== Data provided ==
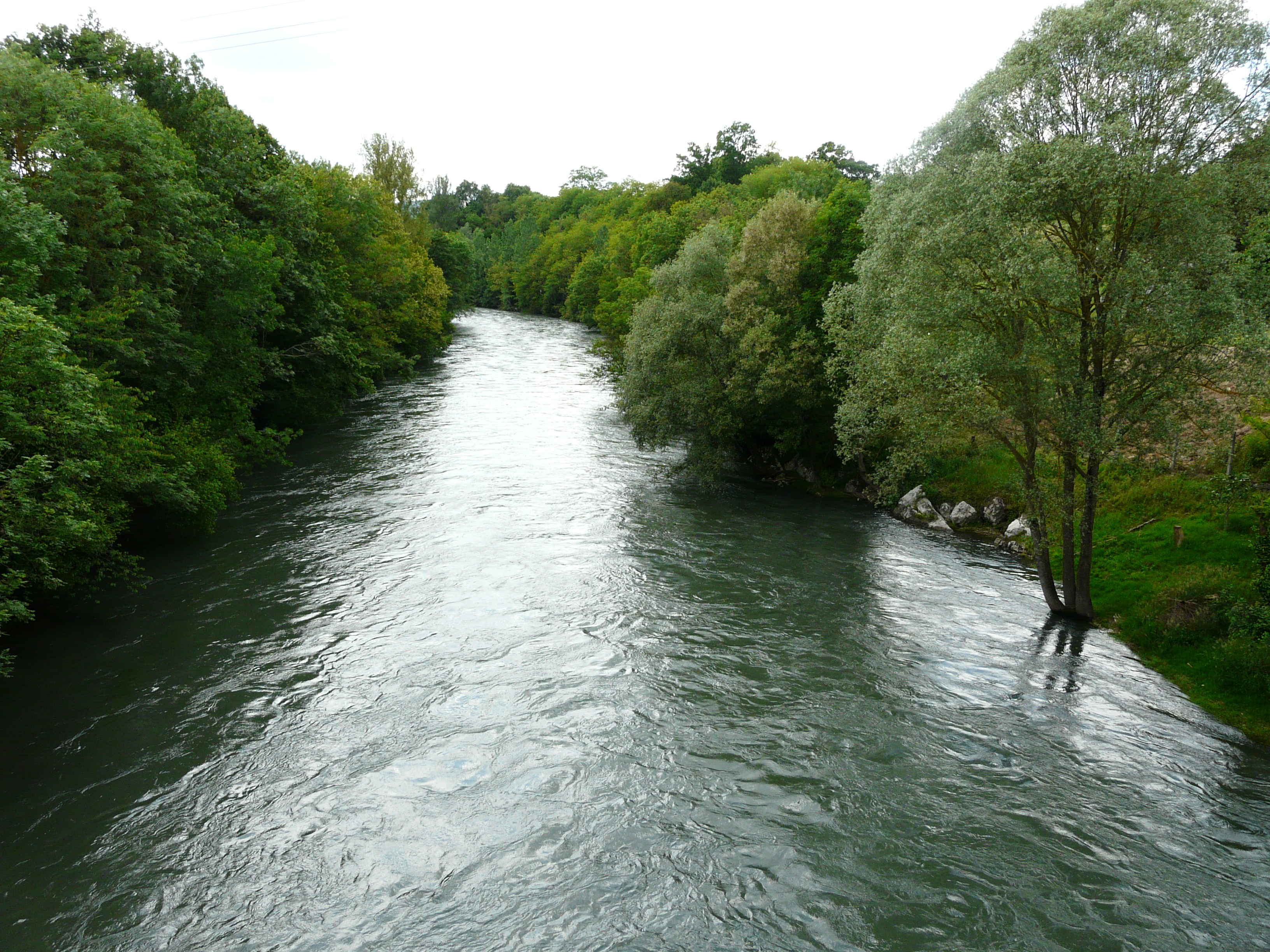 La Garonne en aval du pont de la route nationale 125, en limites de Valcabrère (à gauche) et Labroquère (à droite), Haute-Garonne, France.
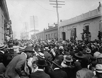 Semana Trágica, abril de 1920
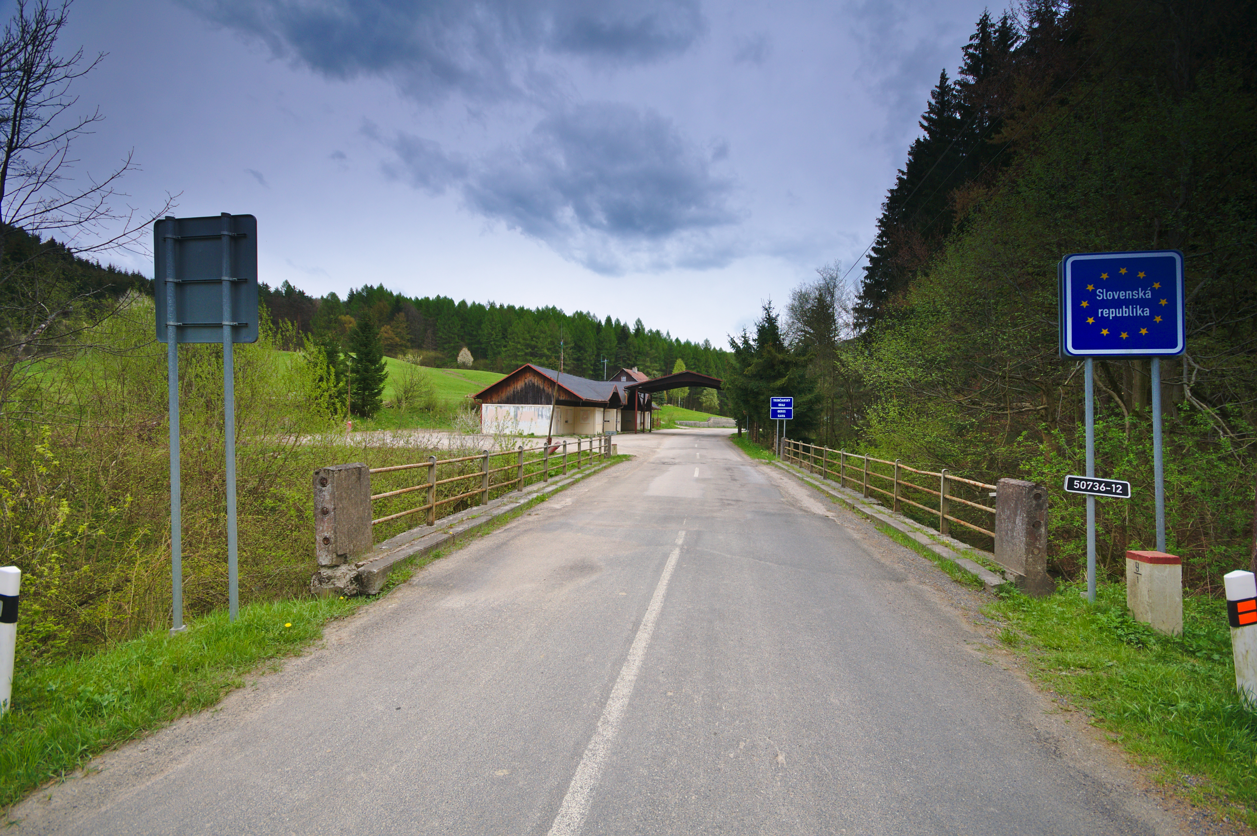 Hraniční přechod, Nedašova Lhota - Červený Kameň, okres Zlín

== Your task ==
Output the material verbatim, skipping the images.

== Problem solution ==
 La Garonne en aval du pont de la route nationale 125, en limites de Valcabrère (à gauche) et Labroquère (à droite), Haute-Garonne, France.
 Semana Trágica, abril de 1920
 Hraniční přechod, Nedašova Lhota - Červený Kameň, okres Zlín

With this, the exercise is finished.